Em reportagem para o Valor Econômico, Rafael Souto é entrevistado e fala sobre como fazer a gestão de erros como fator chave para a inovação dentro das empresas. Ele acredita que, mesmo quando adota o discurso de incentivo à inovação, a maioria das empresas ainda é pouco tolerante ao erro na prática.

Em 2018, os funcionários da farmacêutica Sanofi foram convidados a participar de uma votação curiosa: escolher o maior erro cometido dentro da companhia no ano anterior. Organizado pela própria empresa, o concurso recebeu 22 candidaturas a “erro do ano” e teve votos de 184 funcionários. Os ganhadores – uma equipe de uma das marcas de medicamentos que tentou promover, pela primeira vez, distribuição de amostras para médicos, mas na pressa descobriu que o processo disponível não era adequado – levaram para casa prêmios simbólicos, entre eles um “valecoragem”, que representava a aprovação por parte da empresa de que a equipe, apesar do erro, agiu certo.

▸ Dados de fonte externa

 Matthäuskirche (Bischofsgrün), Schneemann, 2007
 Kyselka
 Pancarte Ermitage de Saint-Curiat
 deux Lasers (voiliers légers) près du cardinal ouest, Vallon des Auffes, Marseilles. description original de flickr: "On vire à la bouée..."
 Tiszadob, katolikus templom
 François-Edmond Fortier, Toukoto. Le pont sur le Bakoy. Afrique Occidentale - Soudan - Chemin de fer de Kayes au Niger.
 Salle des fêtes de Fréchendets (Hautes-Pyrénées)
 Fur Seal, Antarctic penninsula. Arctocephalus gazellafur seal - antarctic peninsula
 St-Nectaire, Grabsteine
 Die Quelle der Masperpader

Nos últimos anos, muitas companhias deram início a uma corrida para promover mais inovação internamente e assim sobreviver em um mundo marcado pelo desenvolvimento rápido da tecnologia e pela chegada de novos players aos mais variados mercados. Criação de áreas de inovação, parcerias com startups, mudanças para espaços de coworking, tentativas de transformar a cultura e uma sopa de letrinhas de novos jargões importados do Vale do Silício tomaram conta do discurso de altos executivos. Mas em um mundo corporativo avesso a erros, muitas companhias esbarraram, assim como os funcionários da Sanofi, em uma das características mais comuns aos processos de inovação: antes de acertar, é preciso experimentar, testar e, por consequência, errar.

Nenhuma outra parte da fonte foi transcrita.